Canadian curler (born 1984)

Chelsea Danielle Carey (born September 12, 1984 in Winnipeg, Manitoba) is a Canadian curler from Calgary, Alberta. She currently skips her own team out of Manitoba. She is the and Canadian and Alberta women's champion skip and 2014 Manitoba provincial women's champion skip. She currently coaches the Beth Peterson rink.

==Career==

===Earlier career===
Carey curled in six provincial junior championships, but did not win the event. She did win the 2000 Juvenile Provincial championship, which she followed up with a silver medal at the 2001 Canadian Juvenile championship. She was also the Manitoba high school provincial champion in 2002.

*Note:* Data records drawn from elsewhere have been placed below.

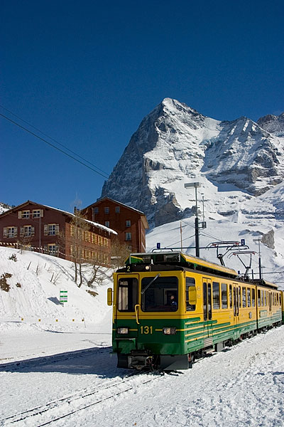 Wengneralpbahn auf der Wengneralp mit Eiger
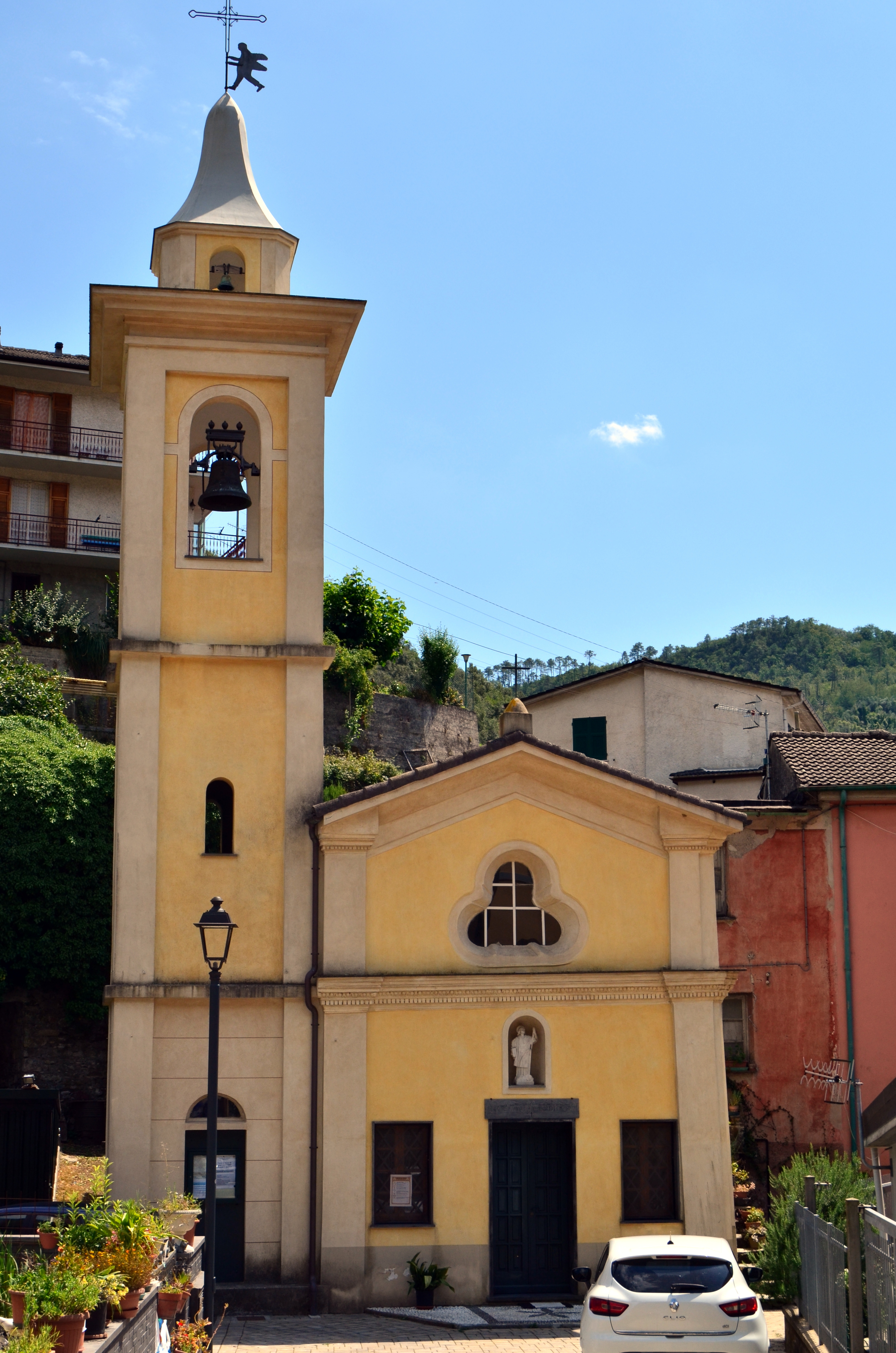 Cappella di San Lorenzo di Conscenti, Ne, Liguria, Italia
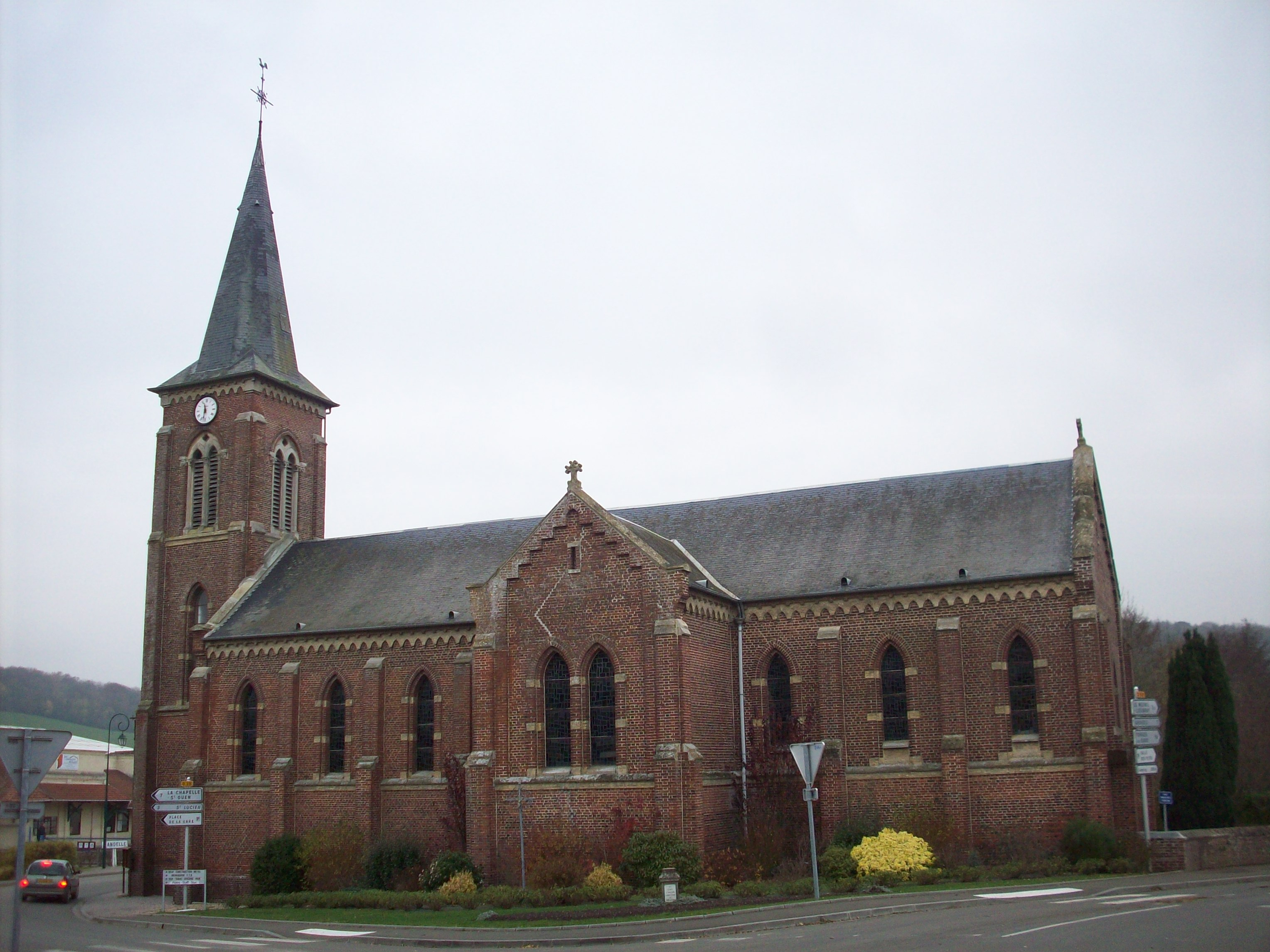 Eglise de Nolléval.
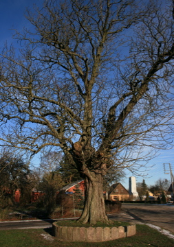 Bytræ i landsbyen Nagelsti på Lolland
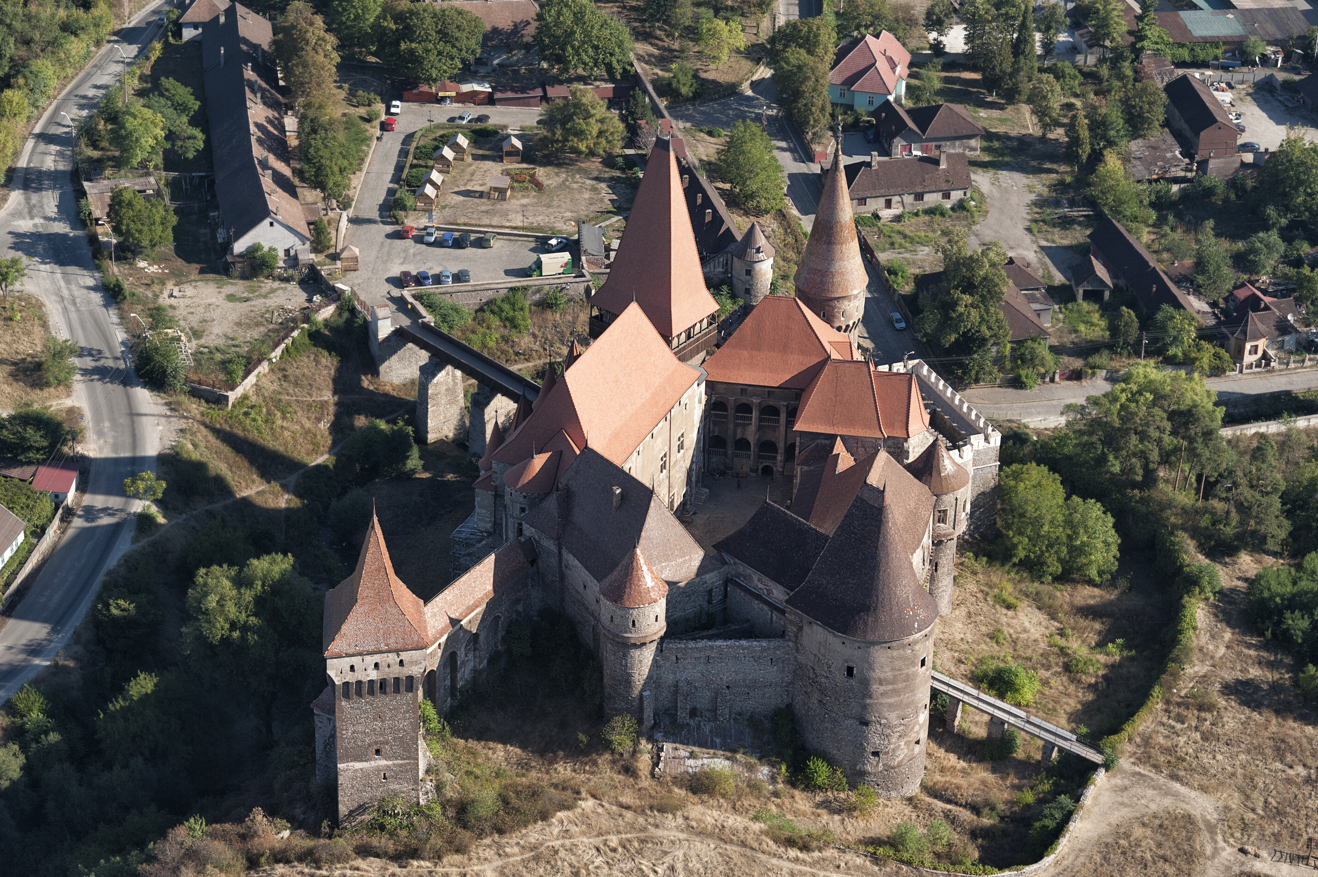 Castelul Corvinilor din Hunedoara
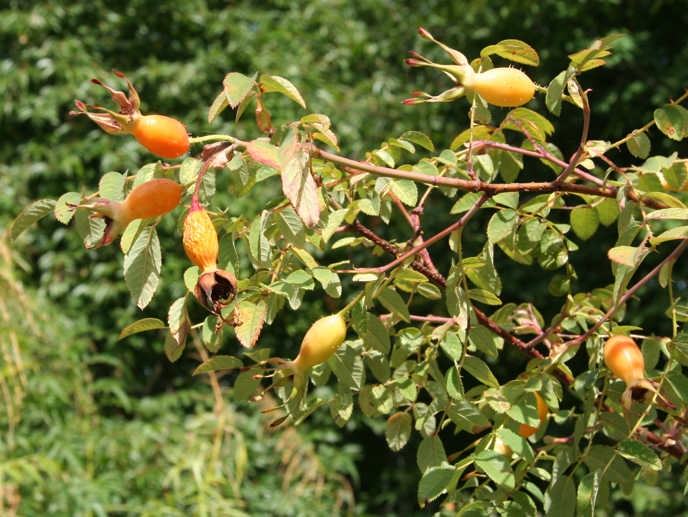 Rosa moyesii im Botanischen Garten Dresden
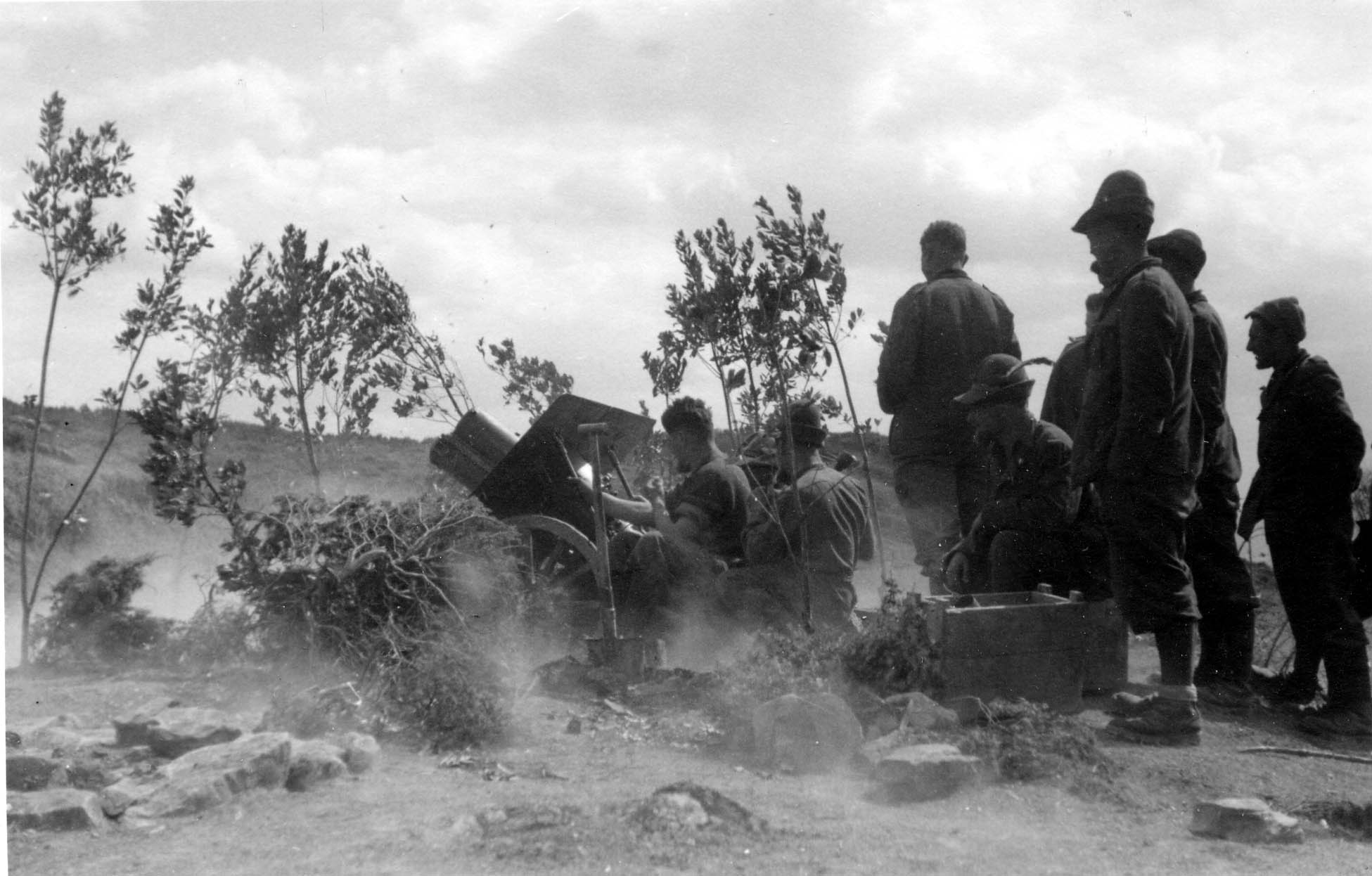 I pezzo da Bargullas. 1941
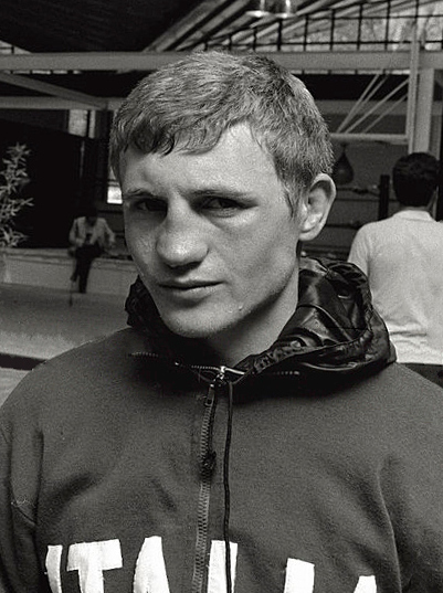 Enzo Petriglia, 1968 Olympics
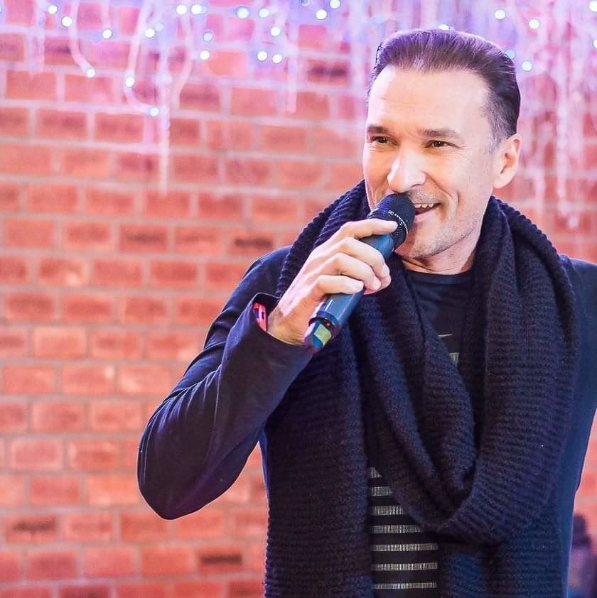 Фото Андрея Берестенко на выступлении
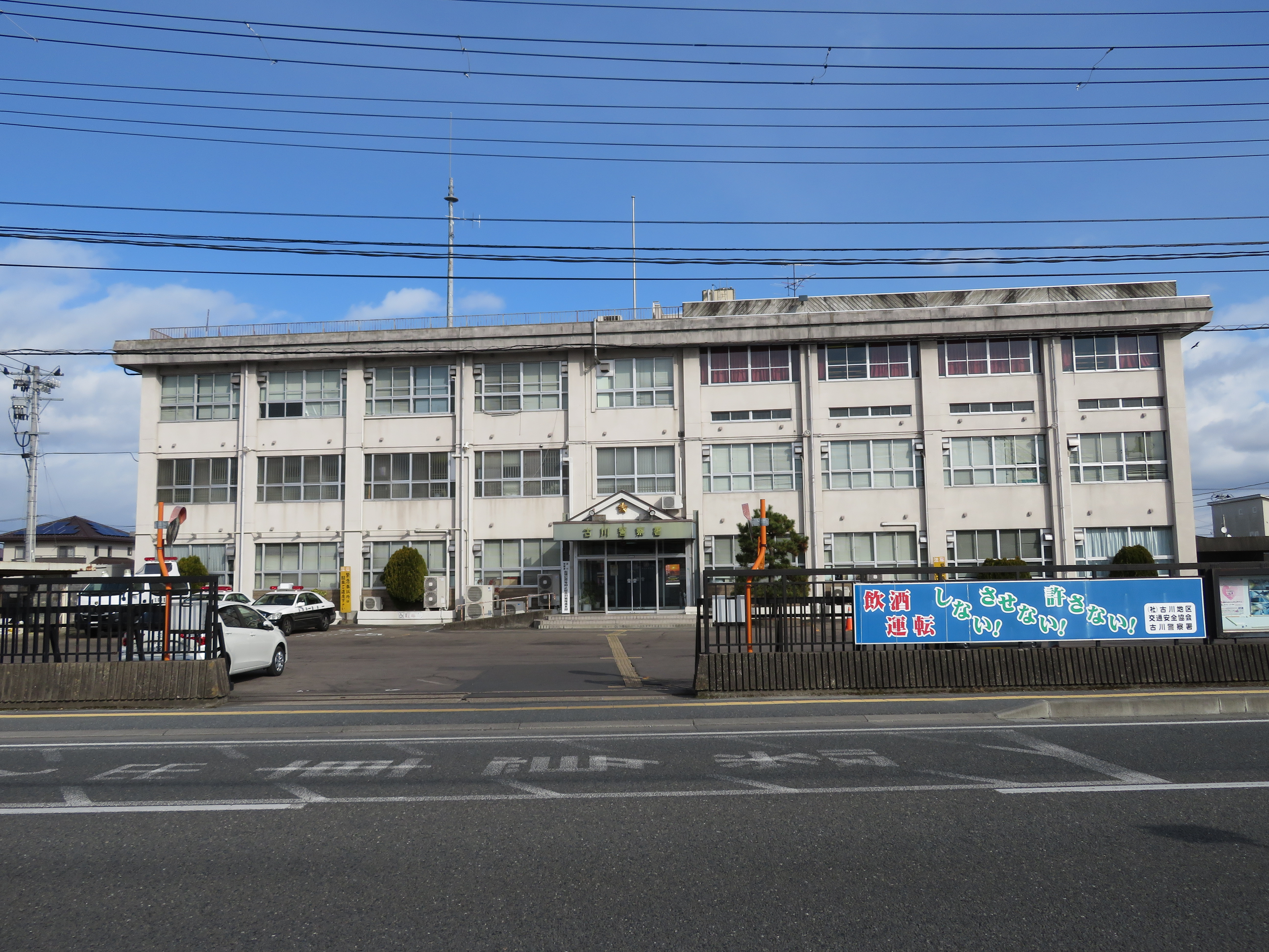 宮城県古川警察署庁舎

Carey has won a number of World Curling Tour (WCT) events including the 2005 Manitoba Lotteries Wheat City Curling Classic, the 2006 Interlake Pharmacy Classic (playing third for Barb Spencer in both events), and the Interlake Pharmacy Classic again in 2009, culminating with winning the 2009 Manitoba Curling Tour Championship.

In October 2010 Carey skipped her team to their first Grand Slam victory. Carey defeated Cathy Overton-Clapham 7–3 at the Fort Rouge Curling Club in Winnipeg, Manitoba to claim first place at the 2010 Manitoba Lotteries Women's Curling Classic. That season, she won one other WCT event, the 2011 DEKALB Superspiel.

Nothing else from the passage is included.